Using Mobile Technology to Promote HIV Self-Testing

By Dr. Nickolas Zaller 

Dr. Nickolas Zaller is an Associate Professor in the Department of Health Behavior and Health Education and Director of the Office of Global Health at the University of Arkansas for Medical Sciences. On November 7th he was in Nashville and gave a talk at the Vanderbilt Institute for Global Health weekly Grand Rounds.

Dr. Zaller’s talk focused on mHealth to promote HIV self-testing among men who have sex with men (MSM) in Hefei, Anhui Province, China. Interestingly, HIV started in China primarily with unsafe practices surrounding rural blood donations for money. Currently, HIV risk is highest among MSM in China with rates growing compared to other high-risk populations such as sex workers. This is compounded by low rates of HIV testing among MSM.

It is in this context that Dr. Zaller and his team hope to develop a mobile platform to promote self-testing among MSM as a potentially scalable model applicable in other locations. He sees this as breaking the cycle in which the stigma of even going to a testing site combined with the fear of a positive result prevent men from getting tested. By offering self-testing at home, there is no stigma associated with going to a testing location and the barrier to entry is lower.

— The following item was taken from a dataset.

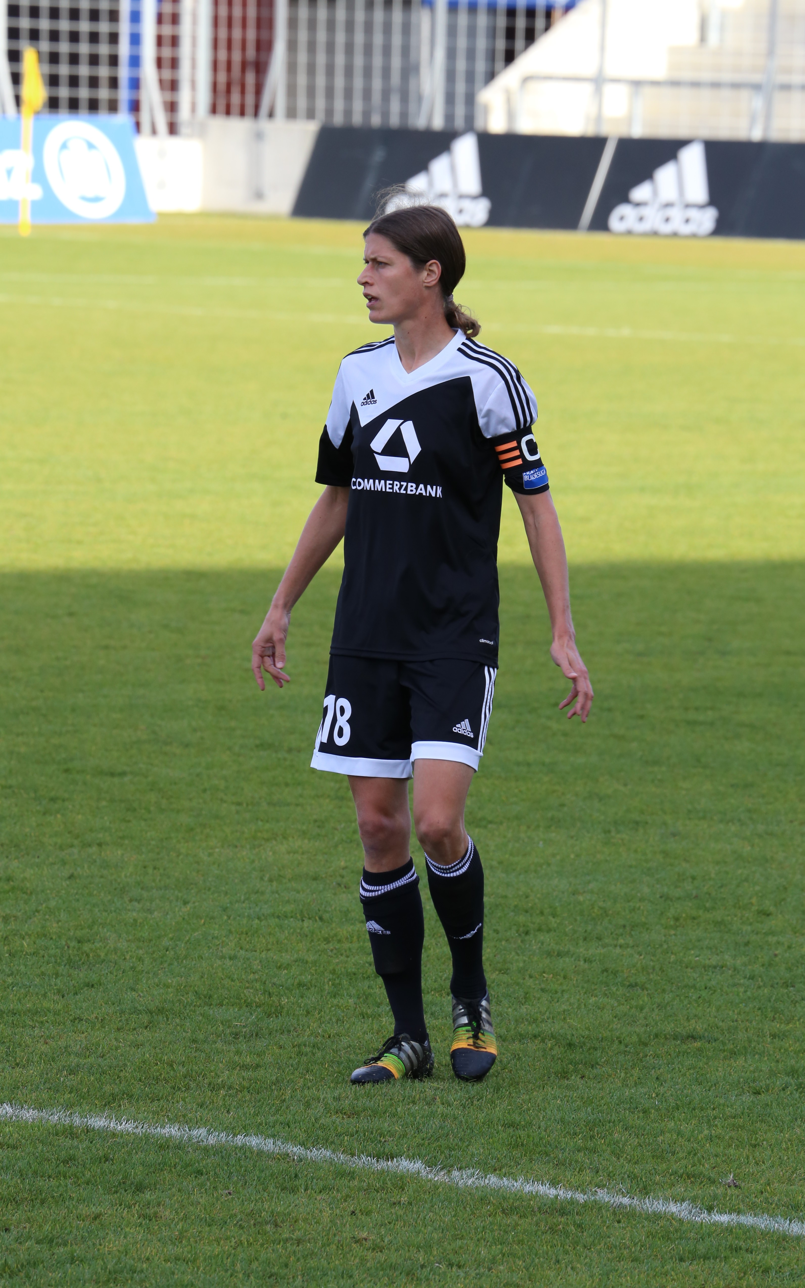 Kerstin Garefrekes (1. FFC Frankfurt) im DFB-Pokal-Achtelfinale zwischen FC Bayern München und 1. FFC Frankfurt, Ergebnis 2:0, Stadion an der Grünwalder Straße

The natural tradeoff that comes with self-testing is the inability to counsel patients during a clinic visit. Dr. Zaller hopes to preempt this with a mobile education platform to improve HIV knowledge. Taking into account local context, this platform will be built through WeChat. While not very common in the United States, WeChat is the most common messaging platform in the world, and 25% of adult Internet users report using it. It is also by far the most common in the region.

The ultimate goal is to push educational information directly to users’ phones to both promote testing and improve HIV knowledge in this high-risk group. Dr. Zaller plans to complete a randomized controlled trial among men over 18 who self-identify as MSM with some receiving the messages and others not. Testing rates as well as other metrics—such as high-risk behavior—will be compared between the two groups. Once the content has been refined, it is potentially scalable to other cities and contexts.

The group has already performed qualitative interviews with potential participants to begin getting feedback on self-testing and the learning platform. People generally thought the test was easy and reported that it afforded improved privacy over going to a testing center. Participants were concerned about the accuracy of home testing and stated there was an inherent loss of privacy in physically purchasing the test. While they acknowledged the potential to buy tests online, they had less faith in these tests because of the potential for fakes. For the learning platform, they emphasized the need for a mix of both formal educational materials and fresh content to keep people interested. They also emphasized the need for privacy when content is pushed to a person’s phone to make sure others would not see it.

In summary, Dr. Zaller and his team aim to improve testing coverage among MSM in a scalable model using a mobile learning platform and self-testing.